В эту минуту в дверь постучали и, не дожидаясь приглашения, вошел, легок на помине, Иванцив с неизменным, изрядно износившимся портфелем. Он мгновенно уловил ситуацию в кабинете. Неспешным своим глуховатым голосом произнес: — Совещаетесь, замышляете нечто в обход прокуратуре?

Валентин прямо кожей ощущал, как ему близки и понятны эти трое старшие его товарищи, коллеги. Ему нравилось в них многое если не все: сдержанность, порядочность, внутренняя свобода. Стиль общения, столь разный у этих троих, но все же в чем-то очень схожий. Умные глаза, казавшиеся у Никулина уставшими и как бы пригасшими, у Иволгина были молодыми, цепкими. Взгляд Иванцива под тяжелыми, полуопущенными веками уловить непросто, очки в простенькой пластиковой оправе помогали впечатлению неуловимости, даже безразличности к окружающим. Не было такой мелочи, в любое отдельно взятое мгновение их совместной с Валентином работы, которую эти зеленоватые глаза не заметили бы, проглядели.

В эти минуты, в этом кабинете Валентин Скворцов уяснил для себя окончательно: нет, не грязным делом он занимается, как считают некоторые чистоплюи. Мужским и важным. Законы нравственности, а не красота, спасут мир. А белый дом всего лишь люди, стоящие сегодня у кормила власти.

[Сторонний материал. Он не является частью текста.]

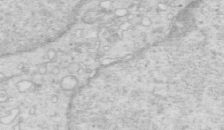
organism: Mouse
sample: Multiciliated cells
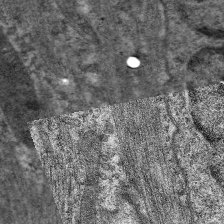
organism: C. elegans
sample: Pharynx
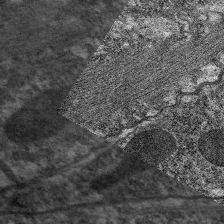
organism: C. elegans
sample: Pharynx
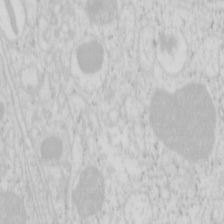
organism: Mouse
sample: Pancreas
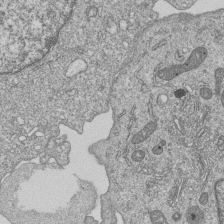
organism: Human
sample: MDA-MB-231 cells
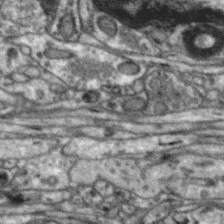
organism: Zebra finch
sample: Brain
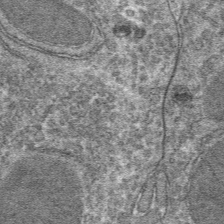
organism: Mouse
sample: Mouse hepatocytes
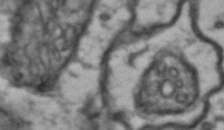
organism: Drosophila
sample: Brain
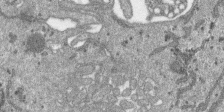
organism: Human
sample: Lung epithelial cells infected with SARS-CoV-2
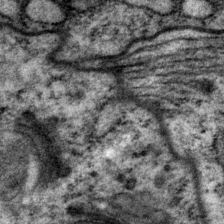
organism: P. pacificus
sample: Pharynx
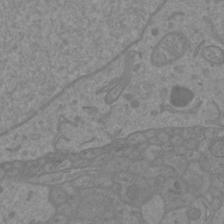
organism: Mouse
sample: Cortical neurons
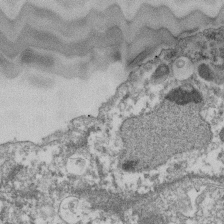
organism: Dictyostelium discoideum
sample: Dictyostelium multivesicular bodies
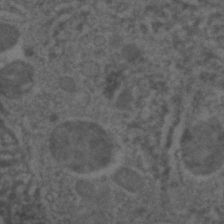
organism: C. elegans
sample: C. elegans embryo
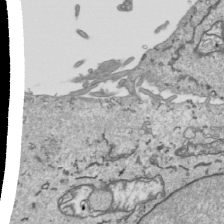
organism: Human
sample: Mitochondria in HCT116 cells
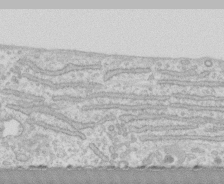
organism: Human
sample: CRL-1474
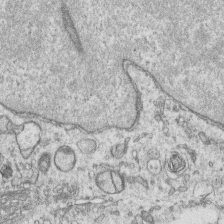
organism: Human
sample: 1205lu cells
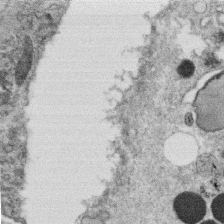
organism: C. elegans
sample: C. elegans oocyte; sperm cells
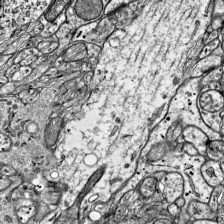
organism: Mouse
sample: Visual Cortex
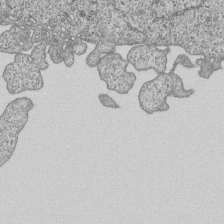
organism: Human
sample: MDA-MB-231 cells
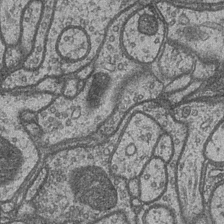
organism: Drosophila
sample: Optic medulla
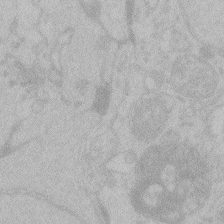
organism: Zebrafish
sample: Macrophage infected with Toxoplasma gondii
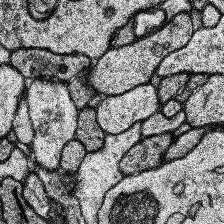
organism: Human
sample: Temporal Lobe
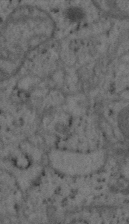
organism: Human
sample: HeLa cells
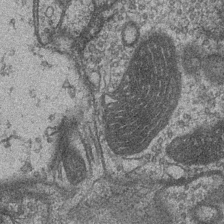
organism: Drosophila
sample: Optic medulla
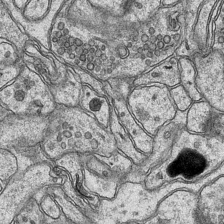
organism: Mouse
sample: CA1 Hippocampus
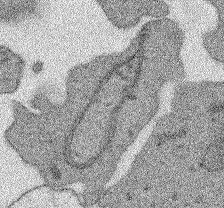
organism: Human
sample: HeLa cells
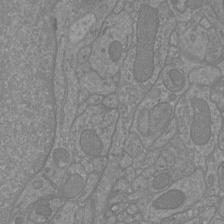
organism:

Они еще долго совещались, вырабатывая план дальнейших розыскных действий, втроем, но уже в ином составе, без Никулина. Никулин закрылся у себя, готовил доклад к Дню милиции.

Глава третья

1

Жукровский долго не мог уснуть. Тетка, как он и надеялся, оказалась жива-здорова, встретила со слезами радости, тут же стала потчевать дорогого племянника. За столом засиделись допоздна. Жукровский слушал вполуха ее пространные воспоминания о детстве Славочки, о матери, не успевшей нарадоваться успехам сына, — рано, по словам тетки, сошедшей в могилу. О всевозможных недомоганиях и бытовых трудностях самой тетки, жившей одиноко, замкнуто, мыслями о Боге и единственном родном человеке — Вячеславе. Все это было ему не нужно, скучно. Нити собственных мыслей ускользали. Сказывались, вероятно, и дорожная усталость, и выпитая за ужином водка, но прежде всего ощущение шаткости собственного положения в час, когда он, наконец, остановился, чтобы обдумать дальнейшую судьбу.

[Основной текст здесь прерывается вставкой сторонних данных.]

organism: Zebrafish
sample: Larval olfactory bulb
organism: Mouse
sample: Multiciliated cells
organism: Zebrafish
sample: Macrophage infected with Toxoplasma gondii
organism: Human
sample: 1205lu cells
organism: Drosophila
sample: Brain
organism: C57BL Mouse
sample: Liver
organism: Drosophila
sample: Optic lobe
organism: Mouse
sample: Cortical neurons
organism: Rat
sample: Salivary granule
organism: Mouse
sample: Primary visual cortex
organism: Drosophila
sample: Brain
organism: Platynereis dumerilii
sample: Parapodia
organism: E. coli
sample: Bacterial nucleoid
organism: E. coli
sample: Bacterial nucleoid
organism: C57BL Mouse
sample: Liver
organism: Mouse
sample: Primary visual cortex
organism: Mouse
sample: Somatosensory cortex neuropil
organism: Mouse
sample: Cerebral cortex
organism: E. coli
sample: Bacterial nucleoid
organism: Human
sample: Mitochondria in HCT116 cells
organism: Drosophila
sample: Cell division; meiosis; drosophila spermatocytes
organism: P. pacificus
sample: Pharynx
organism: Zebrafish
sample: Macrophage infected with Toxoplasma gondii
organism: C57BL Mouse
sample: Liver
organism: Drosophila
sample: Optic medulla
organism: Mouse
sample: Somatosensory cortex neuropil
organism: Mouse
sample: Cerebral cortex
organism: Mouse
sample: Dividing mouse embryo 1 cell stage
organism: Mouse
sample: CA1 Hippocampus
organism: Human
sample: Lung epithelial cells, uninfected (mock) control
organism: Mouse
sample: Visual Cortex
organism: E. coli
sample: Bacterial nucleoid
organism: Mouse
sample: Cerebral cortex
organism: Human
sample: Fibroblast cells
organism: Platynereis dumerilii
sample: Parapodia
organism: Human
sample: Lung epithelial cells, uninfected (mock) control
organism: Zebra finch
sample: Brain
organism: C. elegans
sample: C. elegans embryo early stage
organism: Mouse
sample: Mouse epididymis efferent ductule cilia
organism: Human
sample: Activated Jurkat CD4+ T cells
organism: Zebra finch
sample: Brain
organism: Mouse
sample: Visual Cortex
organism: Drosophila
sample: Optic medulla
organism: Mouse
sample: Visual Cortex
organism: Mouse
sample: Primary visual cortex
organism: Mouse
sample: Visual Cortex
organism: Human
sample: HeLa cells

Вечер, незаметно перешедший в ночь, был сырым, ветреным, вдалеке беззлобно лаял пес. Жукровский заставил себя сделать короткую пробежку, несколько упражнений, правда не согрелся и не успокоился. Уже лежа в непривычной, по-деревенски пышной постели, он понял, что сон не придет, пока его не осенит подходящая идея. И та пришла, простая и маловероятная. Все же он оставался достаточно уверенным в себе, чтобы решить прямо с утра взяться за ее осуществление.

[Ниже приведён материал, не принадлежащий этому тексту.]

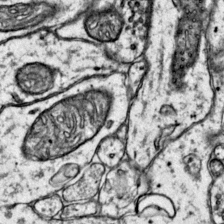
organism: Mouse
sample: Primary visual cortex
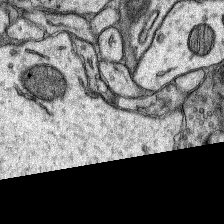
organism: Rat
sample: Hippocampus
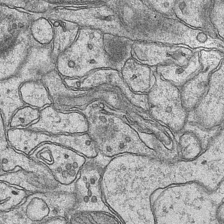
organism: Mouse
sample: CA1 Hippocampus
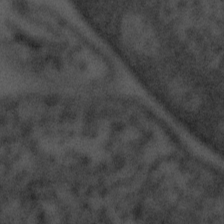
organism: Tuwongella immobilis
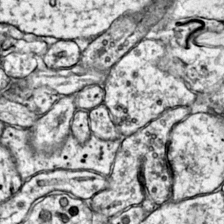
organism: Mouse
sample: Primary visual cortex
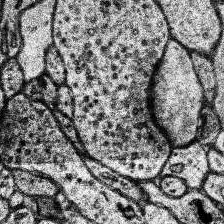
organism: Human
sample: Temporal Lobe
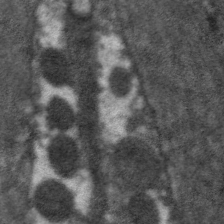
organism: C. elegans
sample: Pharynx
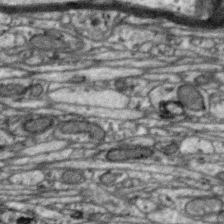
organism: Zebra finch
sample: Brain
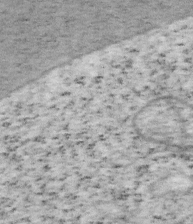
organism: Mouse
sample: OT-I killer T cells with ID8 ovarian cancer cells
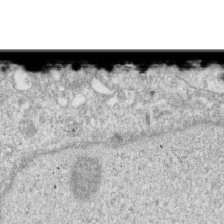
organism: Human
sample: HeLa cell HIV synapse
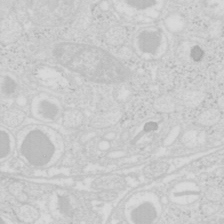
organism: Mouse
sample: Pancreas
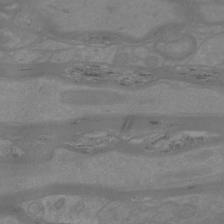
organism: Mouse
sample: Cortical neurons
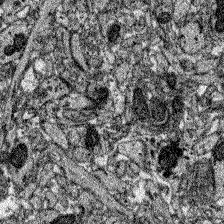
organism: Zebrafish
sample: Larval olfactory bulb
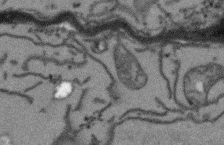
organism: Arabidopsis thaliana
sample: Root tip
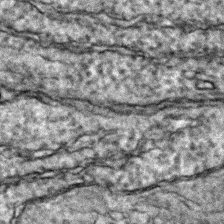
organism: Zebrafish
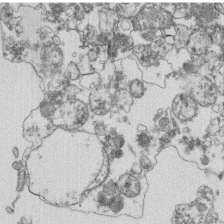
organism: Human
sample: HeLa cell HIV synapse
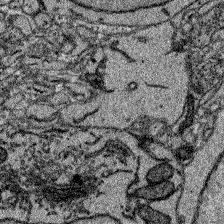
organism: Zebrafish
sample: Larval olfactory bulb
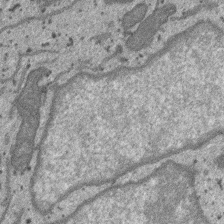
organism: Human
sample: Lung epithelial cells infected with SARS-CoV-2
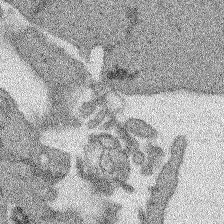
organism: Human
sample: HeLa cells
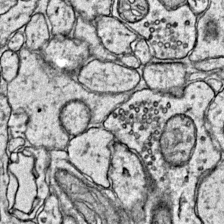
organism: Mouse
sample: Primary visual cortex
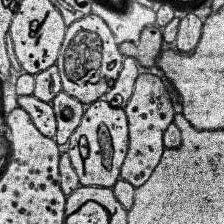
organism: Human
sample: Temporal Lobe
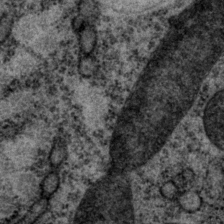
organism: P. pacificus
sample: Pharynx
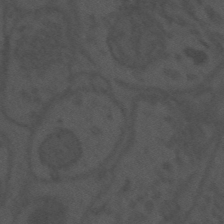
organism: Mouse
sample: Suprachiasmatic nucleus
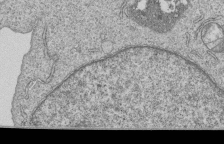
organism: Human
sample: MDA-MB-231 cells
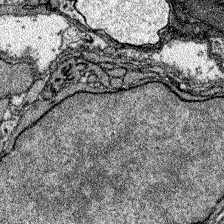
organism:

Утром, позавтракав блинами, вкус которых давно забыл, и сказав тетке, что поищет, где подремонтировать машину, Жукровский поехал искать ближайшую нотариальную контору. Дорогу довольно внятно объяснили в медпункте.

Контора соответствовала названию: две небольших запущенных, подслеповатых комнатенки. Несмотря на довольно ранний час, она была открыта, несколько человек дожидались в очереди. Тесное, затхлое помещение действовало на нервы, пробуждало страшные для Жукровского ассоциации. Он, конечно, не знал, как все это происходит в реальности, но сколько книг, фильмов пространно объясняли, как захлопывается дверь камеры.